Fascinating fact for the day: on 2 November 1924 (92 years today!), the Sunday Express published the first crossword to appear in a British newspaper.

We’re marking the occasion with a musical puzzle of our own: Ghiselin Danckerts’ ‘Ave maris stella’. This ingeniously-crafted canon is presented in the form of a chessboard, with each of the 64 words of text appearing on a separate square.

Danckerts-chessboard

Ghiselin Danckerts, ‘Ave maris stella’, in Pietro Cerones El melopeo maestro (Naples: Giovanni Battista Gargano and Lucrezio Nucci, 1613), p. 1129. British Library Hirsch I.114

Born in Tholen, Zeeland around 1510, the Netherlandish composer, singer and writer on music Ghiselin Danckerts was little-known and sparsely published. This curiosity was first printed on a single sheet in 1535, though this edition has since been lost. The earliest extant copy is that produced in Augsburg in 1549 by the Melchior Kriegstein firm, a copy of which can be found in the Herzog-August-Bibliothek, Wolfenbüttel (186 Musica div. fol. (1)). It is pictured here in a reproduction found in Pietro Cerones’ treatise on music El melopeo maestro (Naples: Giovanni Battista Gargano and Lucrezio Nucci, 1613).
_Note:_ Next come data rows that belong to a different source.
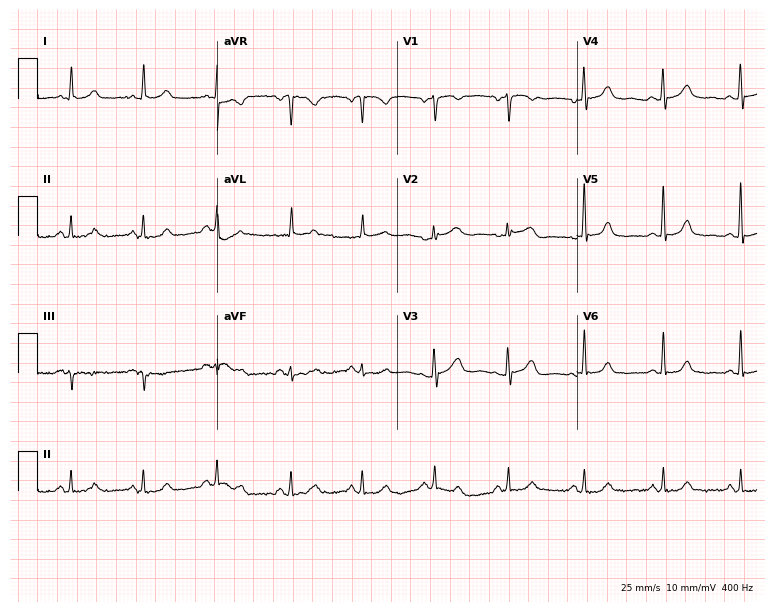
Standard 12-lead ECG recorded from a 47-year-old woman (7.3-second recording at 400 Hz). Read as a normal ECG.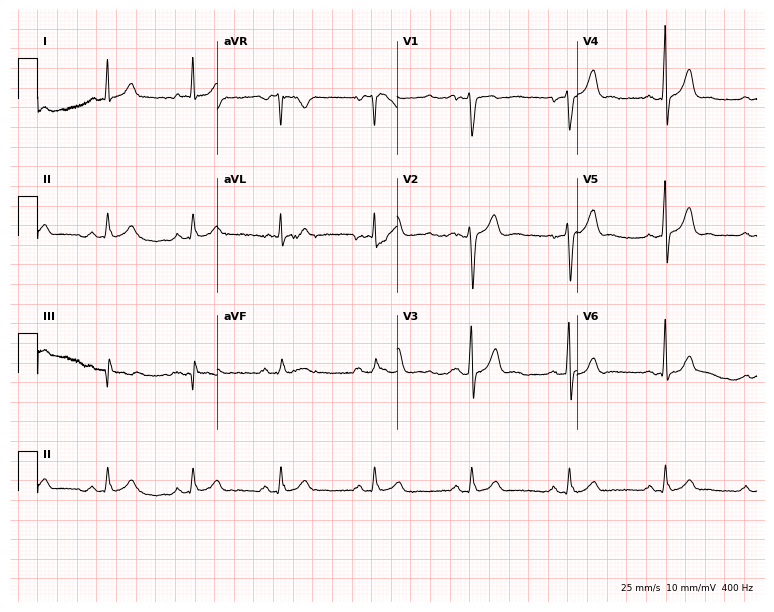
12-lead ECG from a male, 53 years old (7.3-second recording at 400 Hz). No first-degree AV block, right bundle branch block, left bundle branch block, sinus bradycardia, atrial fibrillation or sinus tachycardia recorded for this tracing. Findings outside these six are not listed.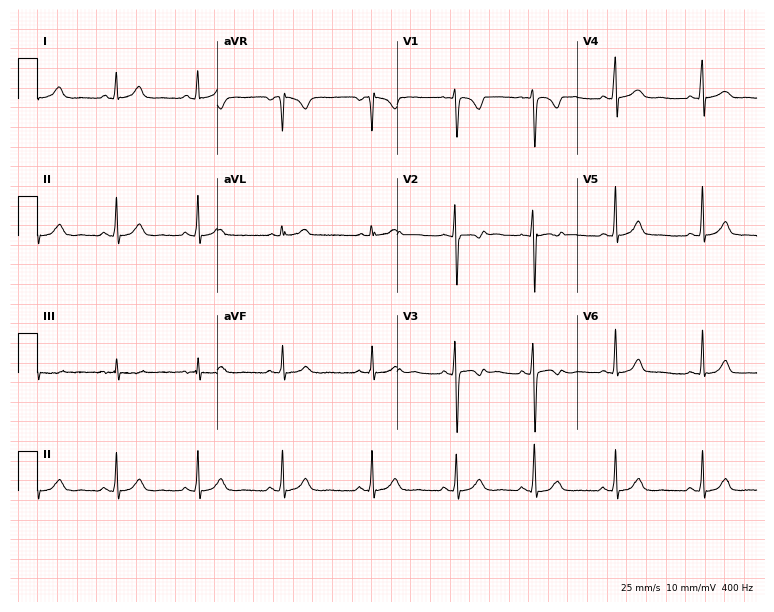
Standard 12-lead ECG recorded from a 26-year-old female patient. None of these six findings is recorded: first-degree AV block, right bundle branch block (RBBB), left bundle branch block (LBBB), sinus bradycardia, atrial fibrillation (AF), sinus tachycardia.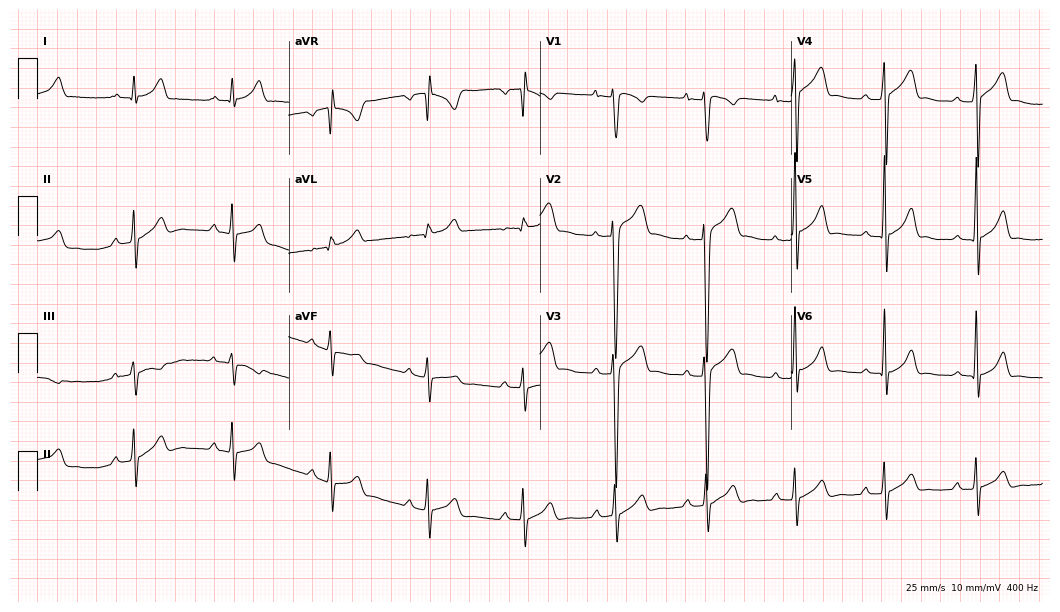
Resting 12-lead electrocardiogram. Patient: a 24-year-old man. Read as a normal ECG.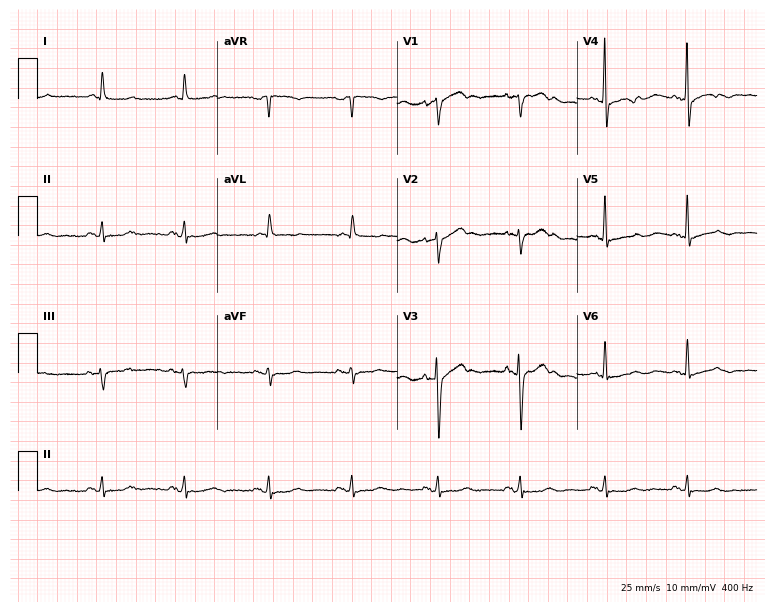
12-lead ECG (7.3-second recording at 400 Hz) from a 79-year-old female patient. Screened for six findings — first-degree AV block, right bundle branch block (RBBB), left bundle branch block (LBBB), sinus bradycardia, atrial fibrillation (AF), sinus tachycardia — none is recorded.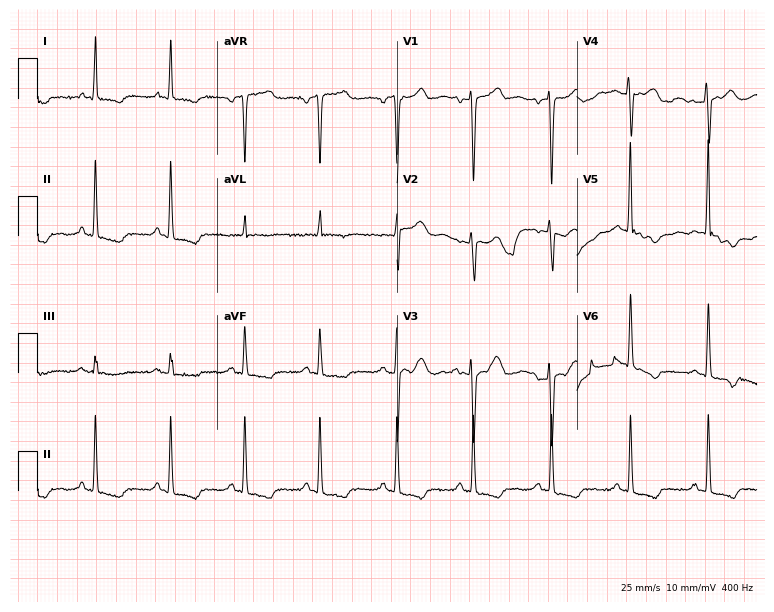
Standard 12-lead ECG recorded from a 45-year-old female patient (7.3-second recording at 400 Hz). None of these six findings is recorded: first-degree AV block, right bundle branch block (RBBB), left bundle branch block (LBBB), sinus bradycardia, atrial fibrillation (AF), sinus tachycardia. Findings outside these six are not listed.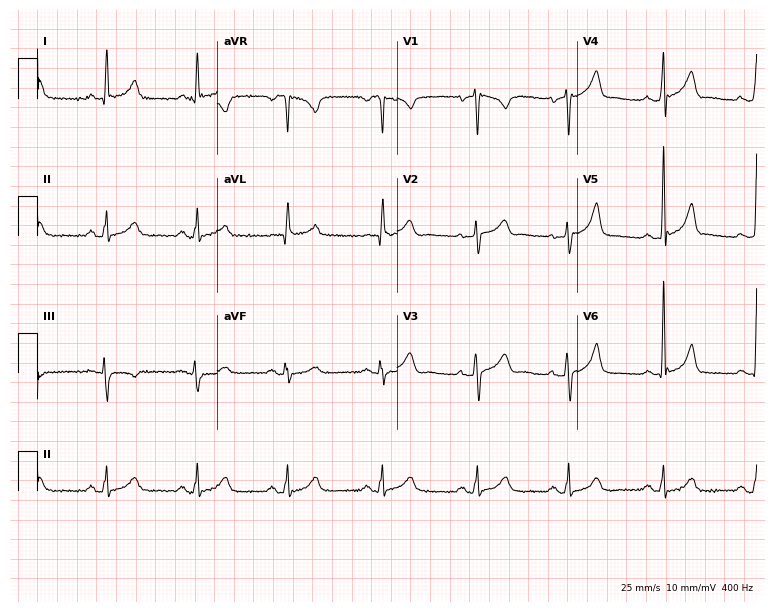
Resting 12-lead electrocardiogram (7.3-second recording at 400 Hz). Patient: a 68-year-old male. Read as a normal ECG.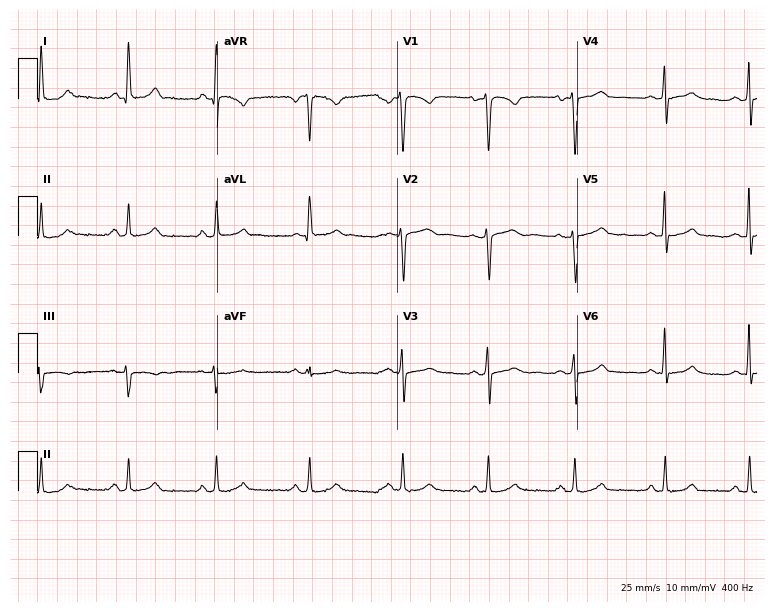
Electrocardiogram, a woman, 35 years old. Of the six screened findings (first-degree AV block, right bundle branch block (RBBB), left bundle branch block (LBBB), sinus bradycardia, atrial fibrillation (AF), sinus tachycardia), none is recorded.

At the time of its first publication, it had an impact on the Italian composer and theorist Nicola Vicentino (1511-1576). On 2 June 1551, Danckerts was chosen along with the Spanish-born composer Bartolomé de Escobedo (ca. 1505-1603) to judge the debate between Vicentino and Vicente Lusitano on the role of the chromatic and enharmonic genera in contemporary musical practice. Unlike Vicentino, Danckerts clung to the ideal of modal purity, a viewpoint that earned him a reputation as having a preference for conservative compositional methods.

Vicentino lost the debate, and with this in mind, it is no coincidence that Danckerts’ canon is discussed in scathing terms in Vicentino's 1555 treatise L’antica musica ridotta alla moderna prattica. Entitled “Rule for discovering an unwritten canon, and how it should be sung”, chapter forty contains a veiled reference to Danckerts’ work. Here, Vicentino declares that a composer “should not make a canon in the shape of a tower, a mountain, a river, a chessboard or other objects, for these compositions create a loud noise in many voices with little harmonic sweetness”. Danckerts clearly disagreed!